MSCI's all-country world index .MIWD00000PUS lost 0.6
percent, while the pan-European FTSEurofirst 300 .FTEU3 index
fell 1 percent to 1,383.95, erasing an earlier gain of 1
percent.
The Dow Jones industrial average .DJI fell 43.82 points,
or 0.25 percent, to 17,221.39, the S&P 500 .SPX lost 5.27
points, or 0.26 percent, to 2,007.1 and the Nasdaq Composite
.IXIC dropped 16.62 points, or 0.34 percent, to 4,916.84.
Benchmark 10-year Treasury notes US10YT=RR lost 14/32 in
price to yield 2.1883 percent.
The U.S. dollar slipped against major currencies, giving
back earlier gains to resume last week's weakness on worries
that heightened market volatility, caused by the tumult in oil
prices and credit markets, could limit the number of U.S.
interest rate hikes.
The dollar index .DXY was down 0.1 percent at 97.46 and
the euro was up 0.3 percent at $1.102 EUR= .

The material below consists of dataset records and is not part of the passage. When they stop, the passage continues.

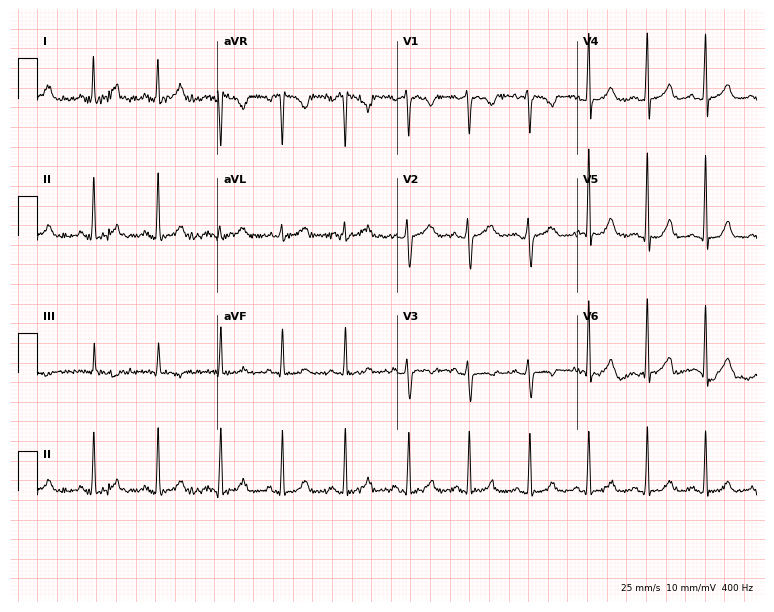
12-lead ECG (7.3-second recording at 400 Hz) from a woman, 30 years old. Labelled as a normal ECG.
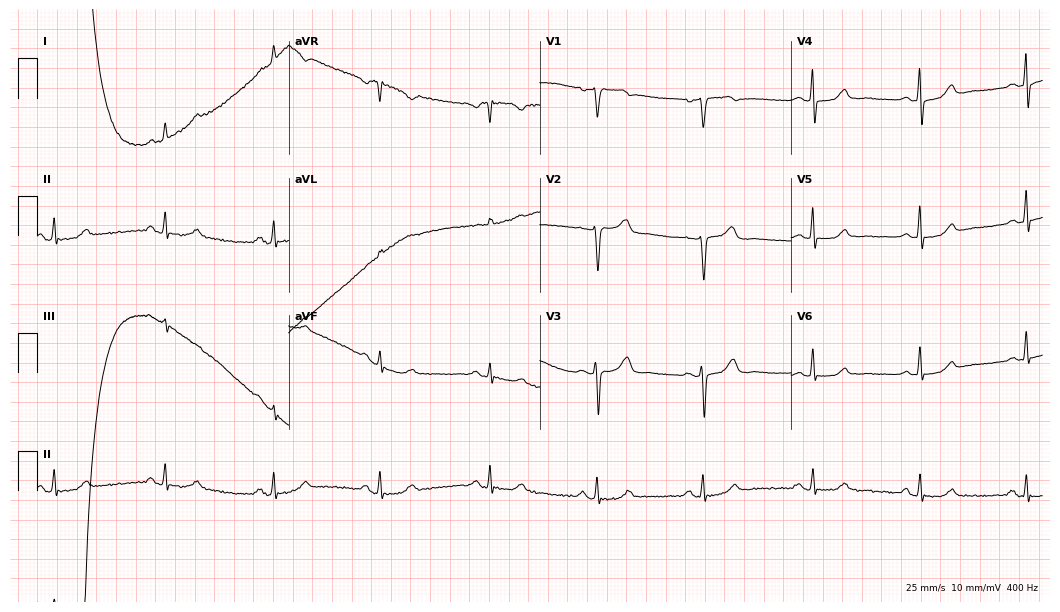
Standard 12-lead ECG recorded from a female patient, 74 years old (10.2-second recording at 400 Hz). None of these six findings is recorded: first-degree AV block, right bundle branch block (RBBB), left bundle branch block (LBBB), sinus bradycardia, atrial fibrillation (AF), sinus tachycardia.
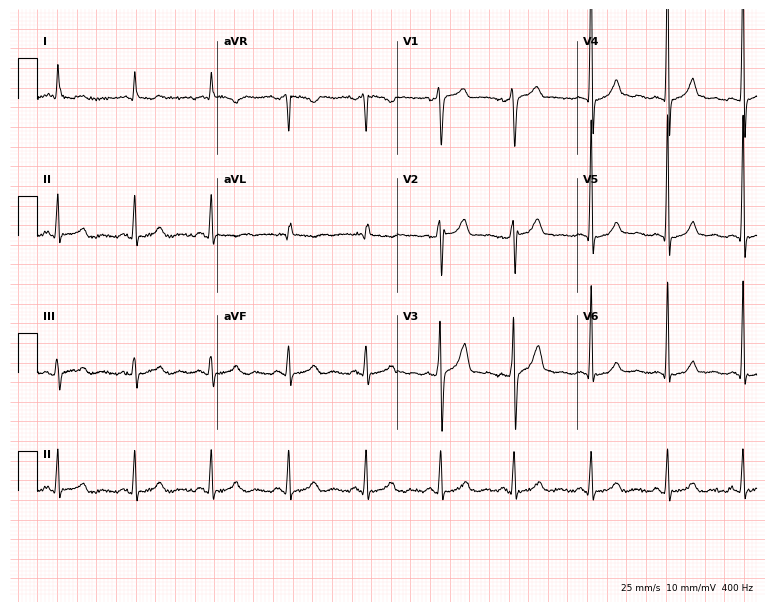
12-lead ECG from a 41-year-old male patient. Recorded interpretation: within normal limits.
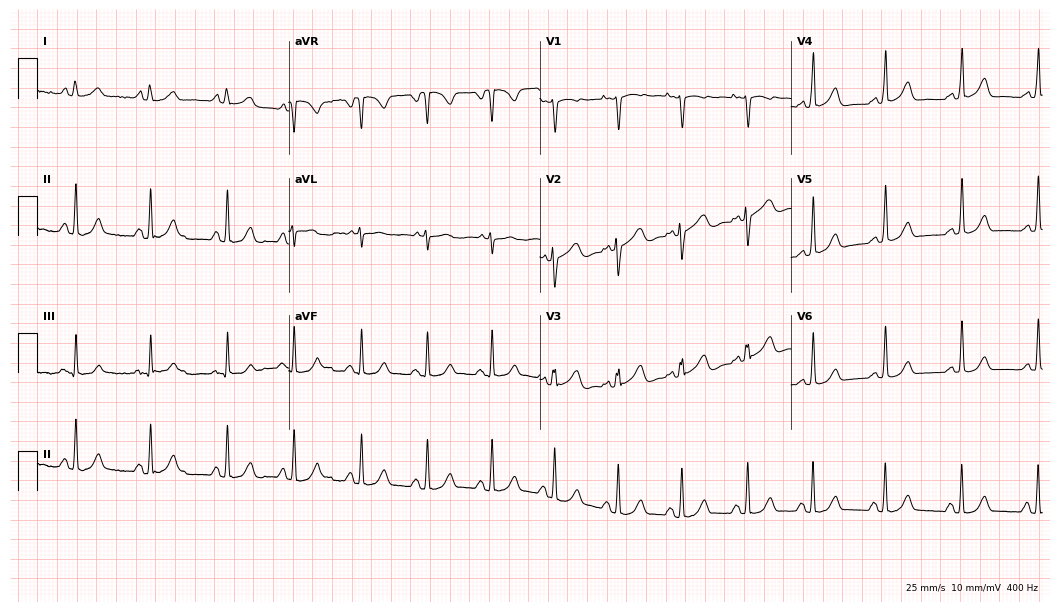
ECG (10.2-second recording at 400 Hz) — a 23-year-old female. Screened for six findings — first-degree AV block, right bundle branch block, left bundle branch block, sinus bradycardia, atrial fibrillation, sinus tachycardia — none is recorded. Only these six findings were labelled.
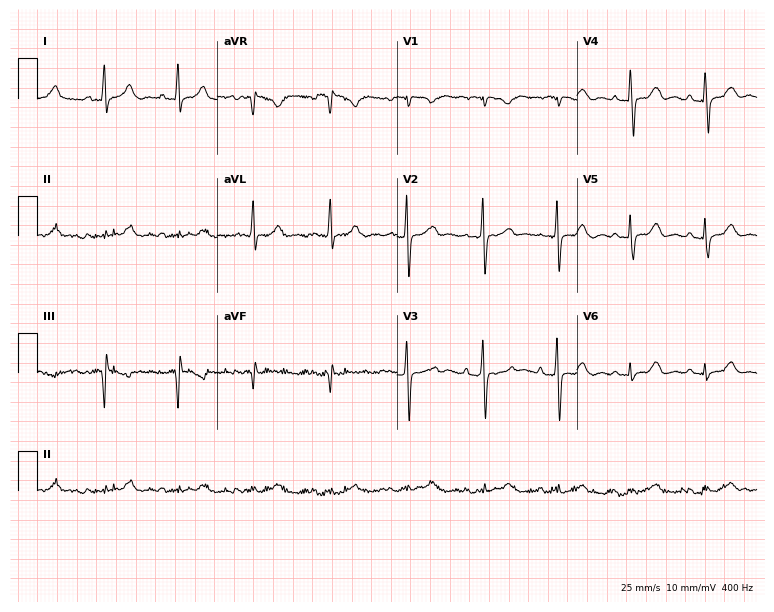
12-lead ECG from a 76-year-old man (7.3-second recording at 400 Hz). No first-degree AV block, right bundle branch block, left bundle branch block, sinus bradycardia, atrial fibrillation or sinus tachycardia recorded for this tracing. Other findings, if any, are not listed.
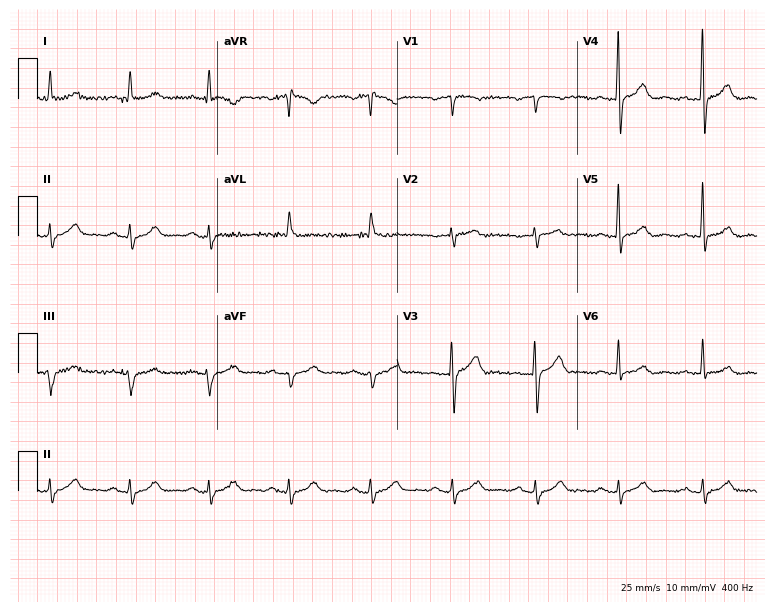
Standard 12-lead ECG recorded from a 72-year-old man. Read as a normal ECG.
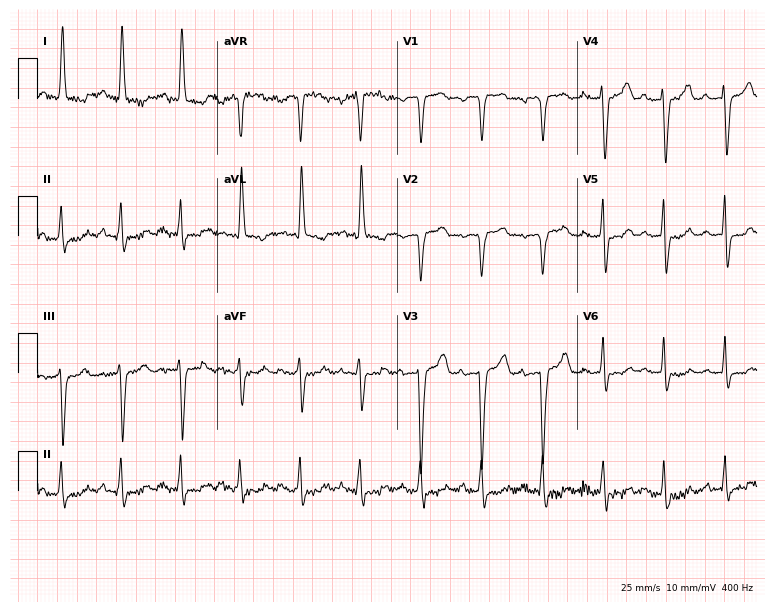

A Fed rate hike on Wednesday, following a two-day policy
meeting, is a near certainty in the eyes of investors. It would
be the first increase after nearly a decade of loose policy that
began with the onset of the global financial crisis, and is
viewed as a first step towards normalizing monetary conditions.
Traders see an 85 percent chance the central bank will lift
its targeted rate range to 0.25 percent to 0.50 percent from the
current zero to 0.25 percent range, according to CME Group's (O:CME)
FedWatch program.
But against a backdrop of crumbling oil prices and stress in
the high-yield bond market, analysts said the pace of future
rate hikes is of key interest to investors.